In summary, the median is the central number and is good to use in skewed (or unbalanced) distributions because it is not affected by outliers.

Example 8 – Comparing the mean and median

Suppose you want to know how much money a family could afford to spend on housing. This would depend on the total family income.

For a family of five (two parents who work and three children with no income) the mean income of each family member is the total income divided by five (e.g., 60,000 ÷ 5 = 12,000). However, the median income would be zero, because more than half of the members of the family make nothing. In some situations, the mean can be much more informative than the median.

Example 9 – Comparing the mean and median

If you want to find out whether a country is wealthy or not, you might consider using the median as your measure of central tendency instead of the mean.

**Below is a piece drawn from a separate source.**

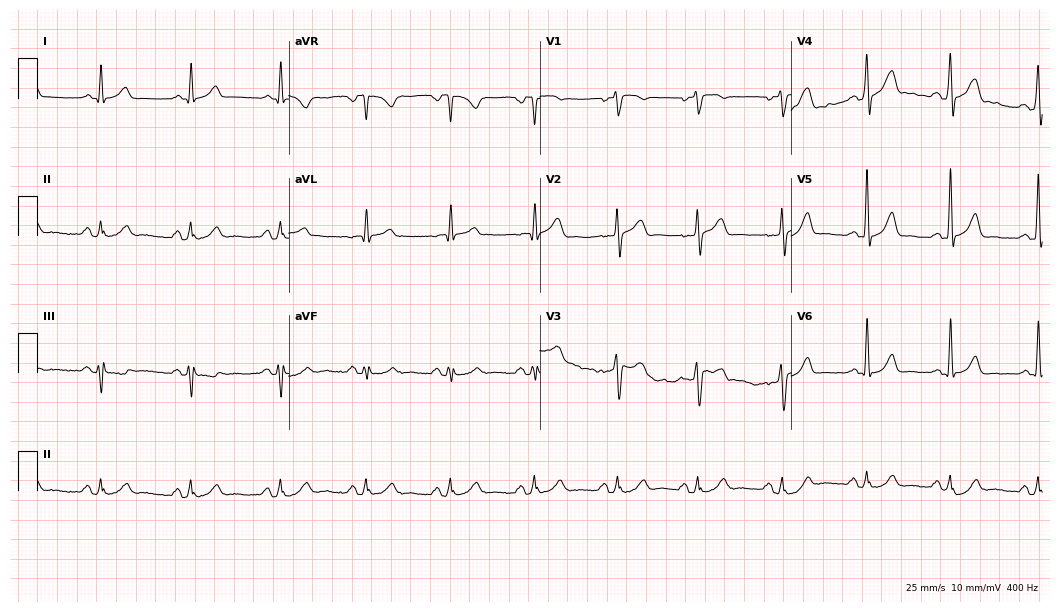
12-lead ECG from a 40-year-old man. Labelled as a normal ECG.
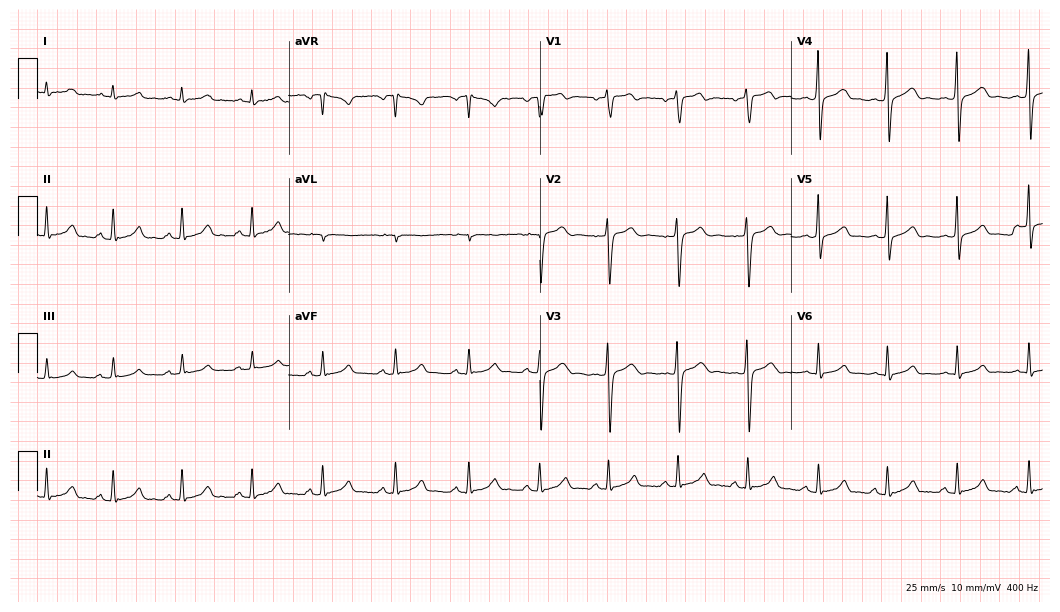
Resting 12-lead electrocardiogram (10.2-second recording at 400 Hz). Patient: a male, 17 years old. Read as a normal ECG.
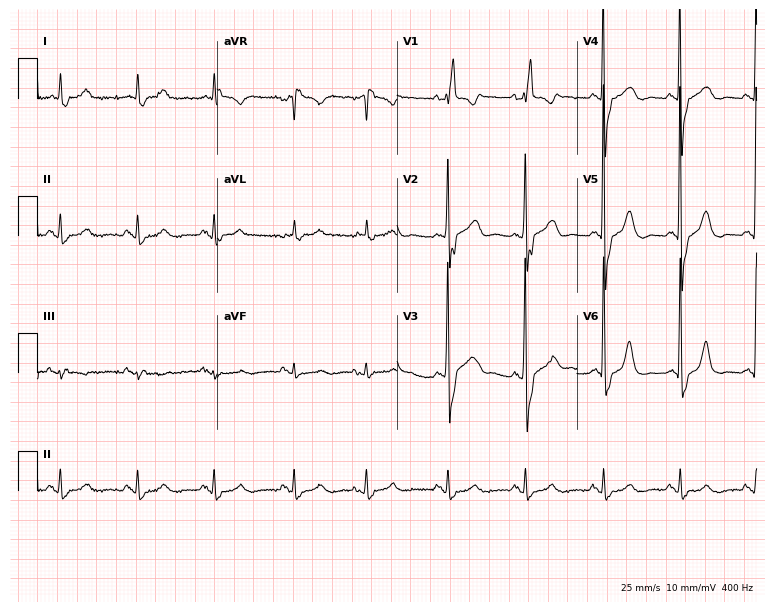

The mean family income could be quite high if income is highly concentrated in a few very wealthy families (despite the fact that most families might earn essentially nothing). Thus, the median family income would be a more meaningful measure—at least half the families would earn the median income or less, and at least half would earn at least as much as the median income or more.

Example 10 – Comparing the mean and median

Suppose you are applying for a job as an accountant at several large firms, and you want to get an idea of how much money you could expect to be making in five years if you join a particular firm. You may want to consider the salaries of accountants in each firm five years after they are hired.

One very high salary could make the mean salary higher; that might not reflect a typical salary within these firms. However, half the accountants make the median salary or less, and half make the median salary or more. So, the measure of central tendency that would give you a better idea of a typical salary would be the median.

Example 11 – Comparing the mean and median

By choosing a measure of central tendency favourable to your point of view, you can mislead people with statistics. In fact, this is commonly done.

Imagine you are the owner of a bakery that makes and sells individual birthday cakes and huge wedding cakes.

It might be in your interest to claim to your customers that the prices have been lowered, and to claim to your shareholders that you have raised the prices. Suppose that last year you sold 100,000 birthday cakes at $10 each, and 1,000 wedding cakes at $1,000 each. This year, you sold 100,000 birthday cakes at $8 each and 1,000 wedding cakes at $1,200 each.

  • The median price of the 101,000 cakes sold last year is $10, because more than half of the items sold were birthday cakes. The median price of the 101,000 cakes sold this year is $8.
  • The mean price of the 101,000 cakes sold last year is $19.80.

    (100,000 x $10 + 1,000 x $1,000) ÷ 101,000 = $19.80
  • The mean price of the 101,000 cakes sold this year is also $19.80.

    (100,000 x $8 + 1,000 x $1,200) ÷ 101,000 = $19.80

The average price per cake sold is the same in both years. Also, the total revenue and the number of the cakes sold was the same. The idea is that you can make data appear to tell conflicting stories by choosing the appropriate measure of central tendency.

It is important to note that you do not have to use only one measure of central tendency. The mean and median can both be used, thus providing more information about the data.